Mountain Top Removal Bummer Correction

It saddens me to post a correction here — the AP stories and hundreds of news stories were overstating the victory against mountaintop removal yesterday. And they still are this morning, actually.  What really happened is the EPA took action to put on hold two valley fill permits and indicated that hundreds of other pending applications would come under much more strict review.

That’s right, “review” not “moratorium.” 

The confusion is so big the EPA put out this grumpy little press release–here’s a depressing clip for you:

EPA will take a close look at other permits that have been held back because of the 4th Circuit litigation. We fully anticipate that the bulk of these pending permit applications will not raise environmental concerns. 

You can still call the White House and leave a message thanking President Obama for taking this important first step and then ask for a real moratorium on these permits.   202-456-1111

11 Responses to “Mountain Top Removal Bummer Correction”

  1. 1 Kai Mar 25th, 2009 at 12:22 pm


  2. 2 Jesse Jenkins Mar 25th, 2009 at 2:13 pm

    “We fully anticipate that the bulk of these pending permit applications will not raise environmental concerns.” Right, because decapitating entire mountains then dumping their remains on top of verdant valleys, streams and watersheds wouldn’t raise any “environmental concerns.”

    Lisa Jackson told us EPA was back on the job at Power Shift. She’s said multiple times that science, not industry interests, will rule at EPA again. So what the F is this bull about expecting to not find anything at all concerning about blowing up hundreds of more mountains in Appalachia?!

  3. 3 andrewmunn Mar 25th, 2009 at 2:42 pm

    The Environmental Protection Agency has a long way to go for it to live up to its name.
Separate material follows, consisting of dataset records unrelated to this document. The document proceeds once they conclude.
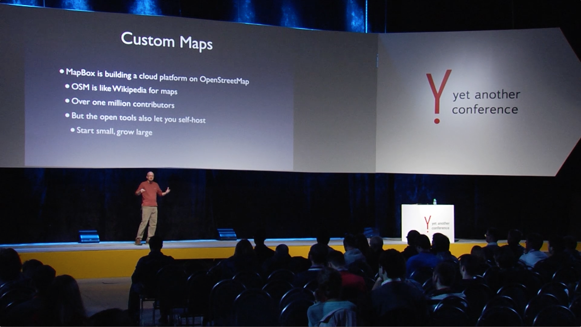 Ещё одна конференция 2015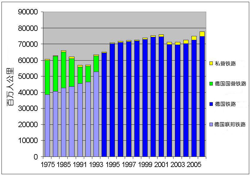 PersonenVerkehrsleistung der Eisenbahnen in Deutschland bis 2006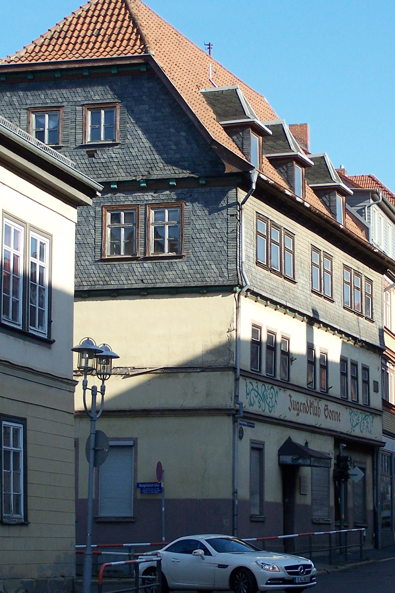 Das ehemalige Wirtshaus Zur Sonne in der Georgenstraße in der Eisenacher Altstadt.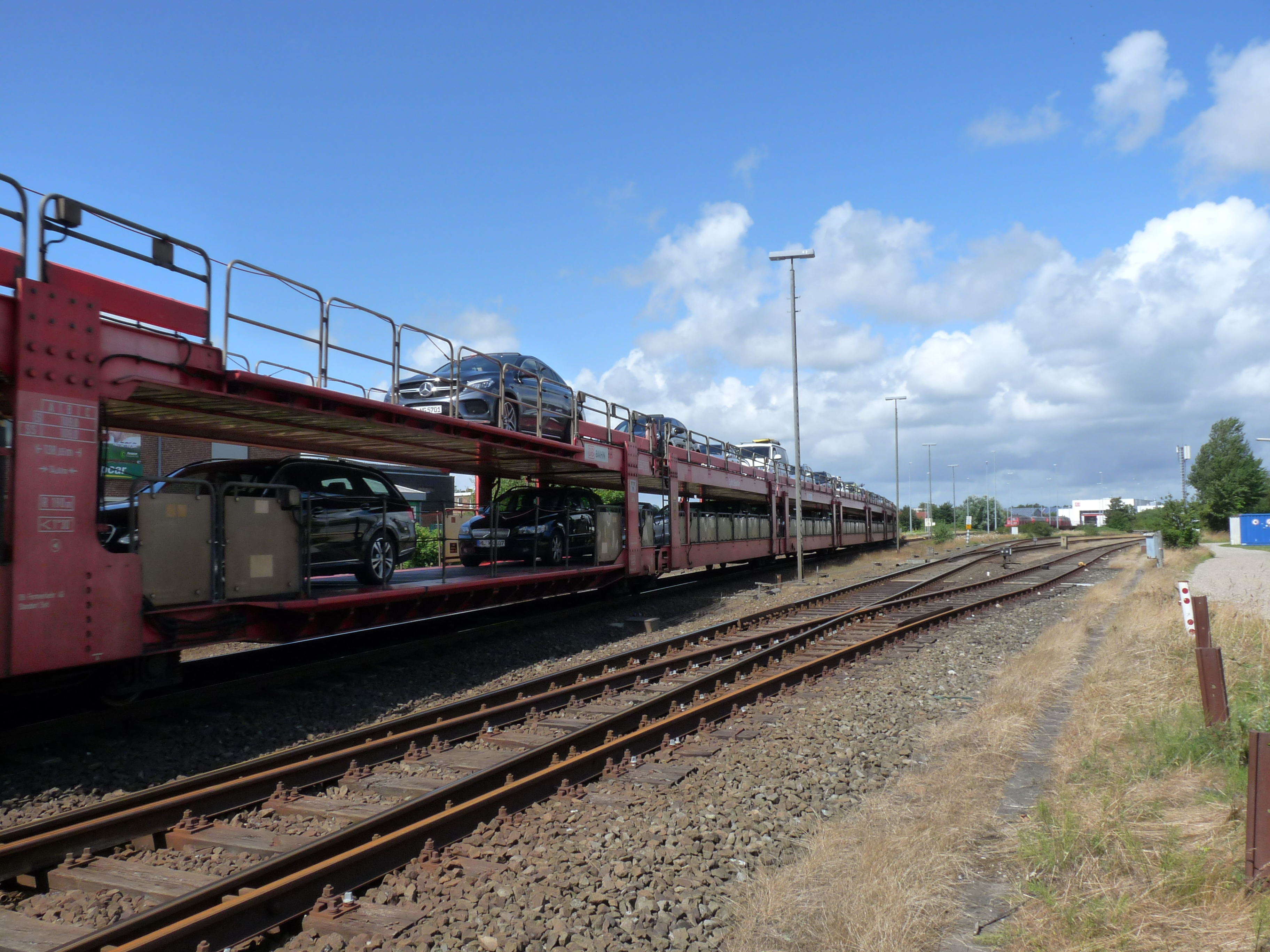 Autotrein Sylt

    To me it seems that the EPA’s goal is to mitigate the damages done by our system (that’s being optimistic), not change it in any meaningful way. Sort of like if there were a Peace Agency that regulated the shape of bullets and missiles, and did not challenging their use. Lets continue pressuring the EPA to live up to its name, but if we put all of our eggs in the “EPA save us” basket, then we have sealed our defeat.
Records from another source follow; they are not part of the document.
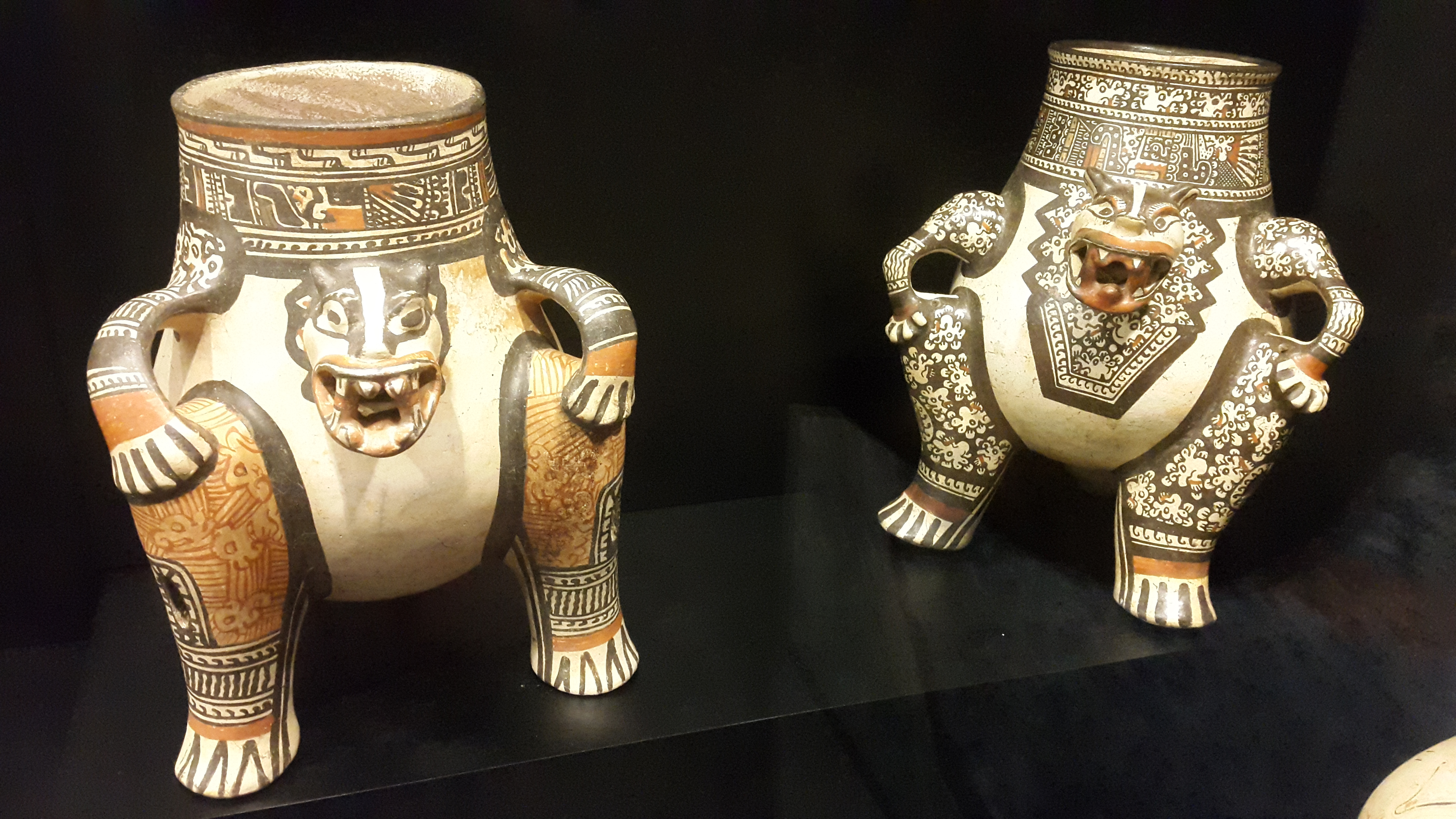 Jarrones trípodes de cerámica estilo Pataky, que representan al jaguar, con motivos y decorados mesoamericanos. Cultura de Nicoya. Museo del Jade. San José de Costa Rica.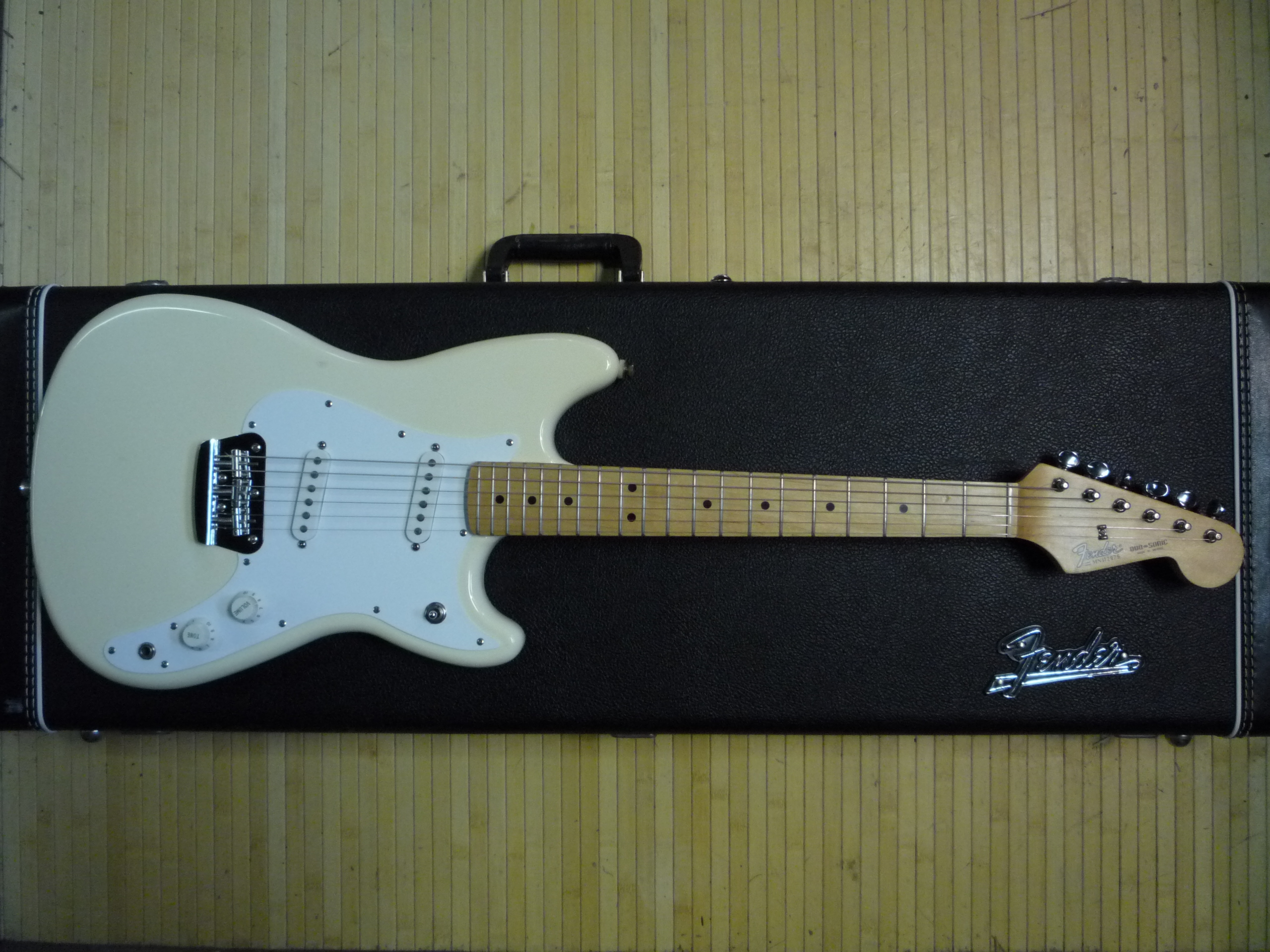 Fender Duo-Sonic MIM reisue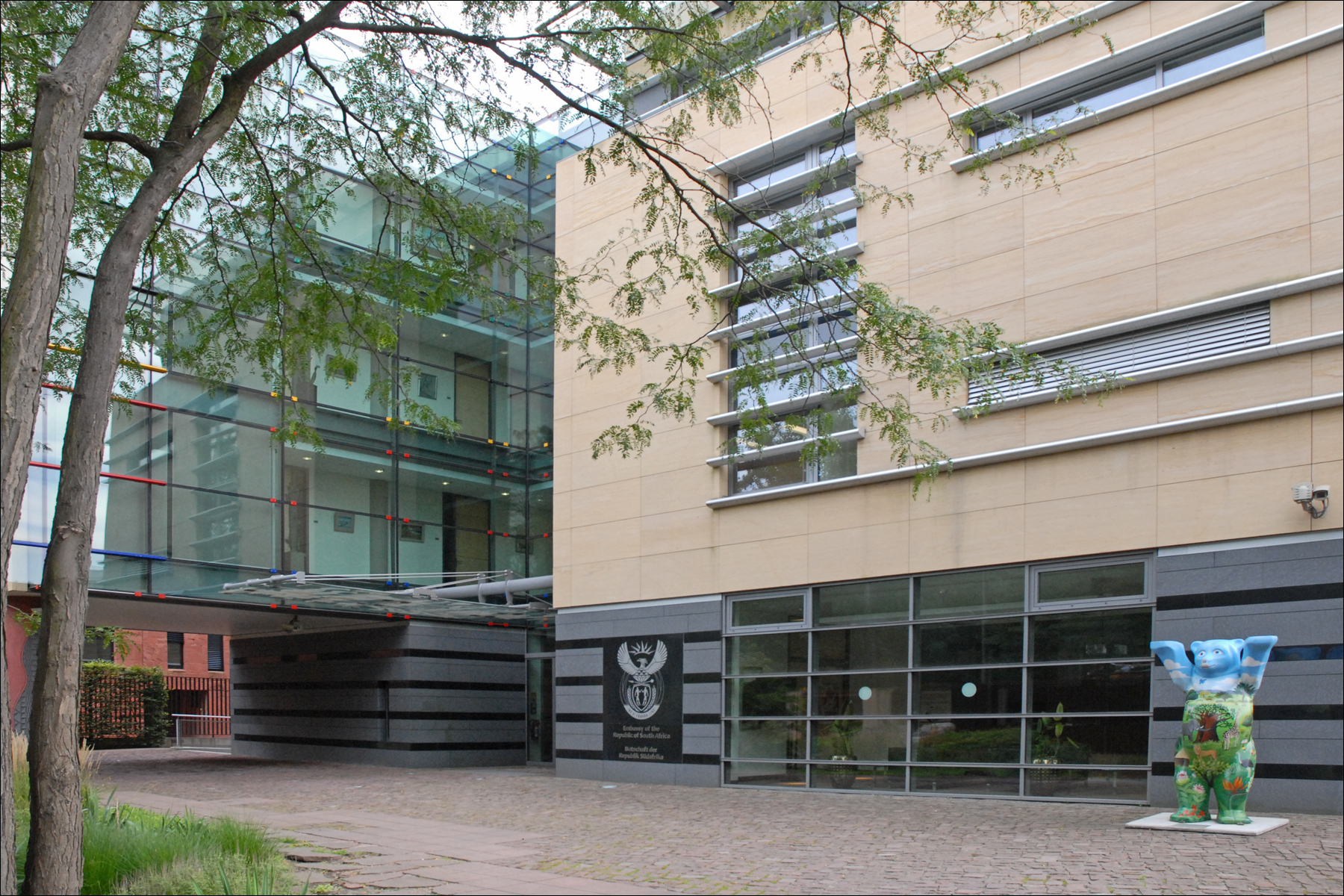 L'Ambassade d'Afrique du Sud comprend plusieurs bâtiments perpendiculaires entre eux. La façade principale est recouverte de plaques de grès jaune, en provenance du pays qu'elle représente, sur un socle de granite gris. Les bâtiments, terminés en 2003 ont été conçus par l'agence MMA Architects de Johannesburg. site de MMA

  4. 4 Morgan Mar 25th, 2009 at 2:51 pm

    Lets keep the emails, phone calls, news stories, blogs and other media going strong to point out how dissatisfied we are upon finding out that they didn’t go nearly far enough.
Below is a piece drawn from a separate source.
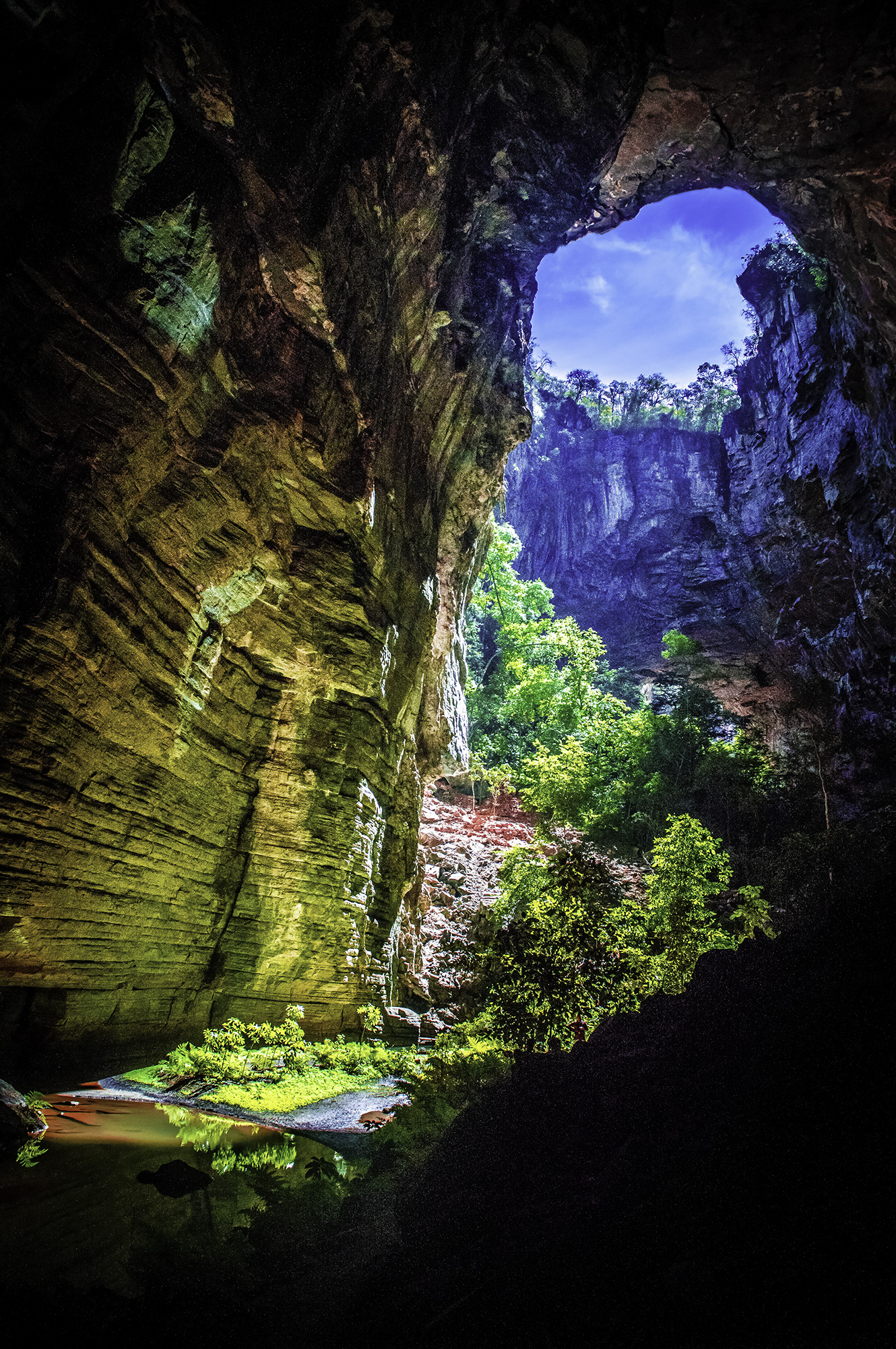 Parque Nacional Cavernas do Peruaçú/Minas Gerais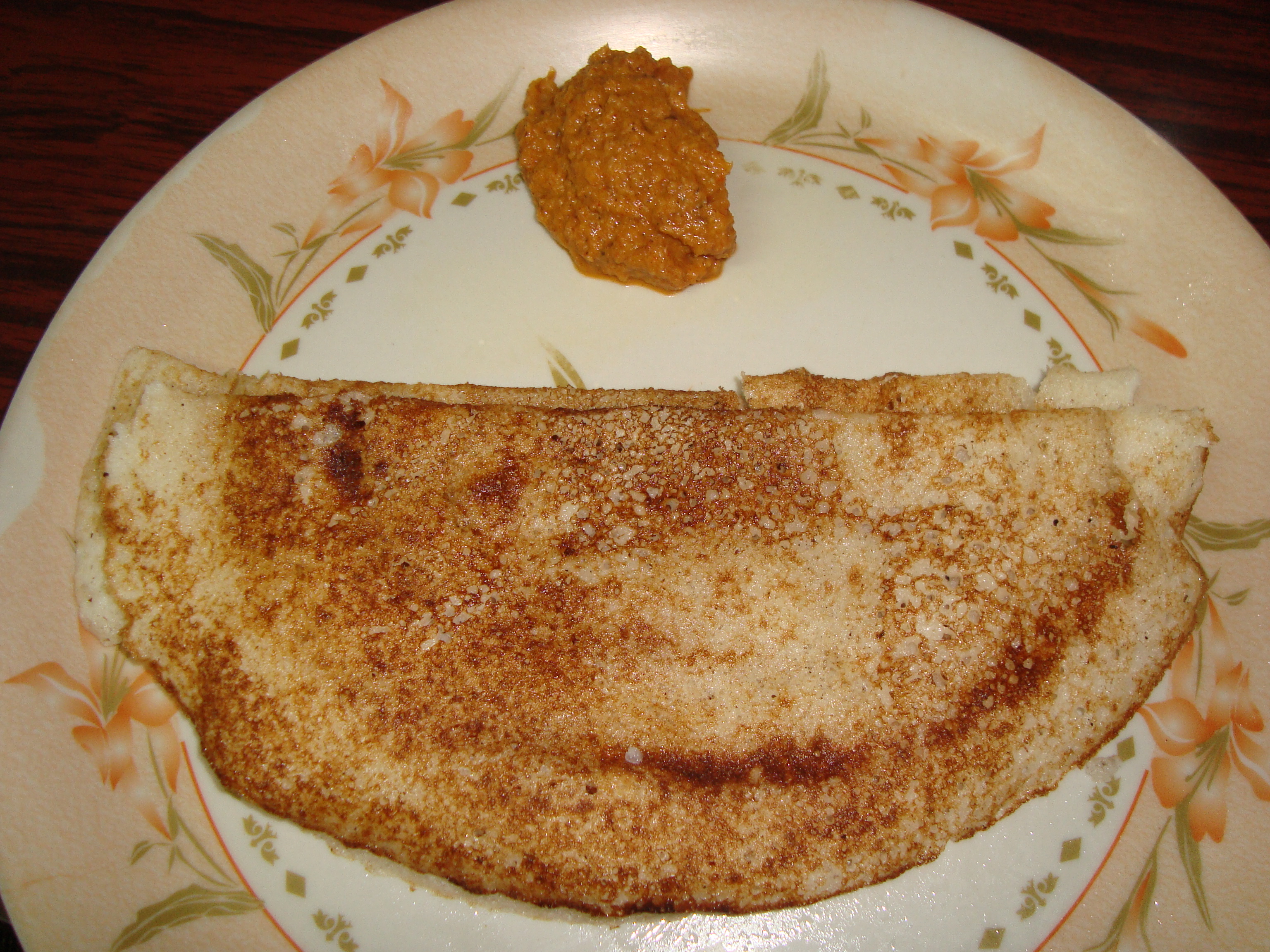 ദോശ

  5. 5 Rob Perks Mar 25th, 2009 at 4:32 pm

    Yes, not a clean sweep on all the pending permits but it does seem that the cop may be back on the beat at EPA. That’s a welcome development and a hopeful sign. My thoughts on where we stand with EPA right now:

  6. 6 Rob Perks Mar 25th, 2009 at 4:36 pm

    Also, Ken Ward, Jr. blogs on Coal Tattoo about Obama’s latest comments on MTR: “I will tell you that there’s some pretty country up there that’s been torn up pretty good.” See:

  7. 7 Wade Rose Mar 25th, 2009 at 9:06 pm

    I’m very glad my father was able to remove the mountain top I currently live on. I have a great view of all the other mountains around and the terrain has grown back very nice in the last few years. If it weren’t for mining there wouldn’t be very many places to put a house in Dickenson County VA. I would be nice if you guys actually new the law. Study AOC reclamation and you will realize what your saying is not true.

    Wade Rose

  8. 8 Appalachia Mar 26th, 2009 at 4:39 pm

    Hi Wade, I know the law pretty well. Study the Clean Water Act and SMCRA and you’ll see what you’re saying isn’t true.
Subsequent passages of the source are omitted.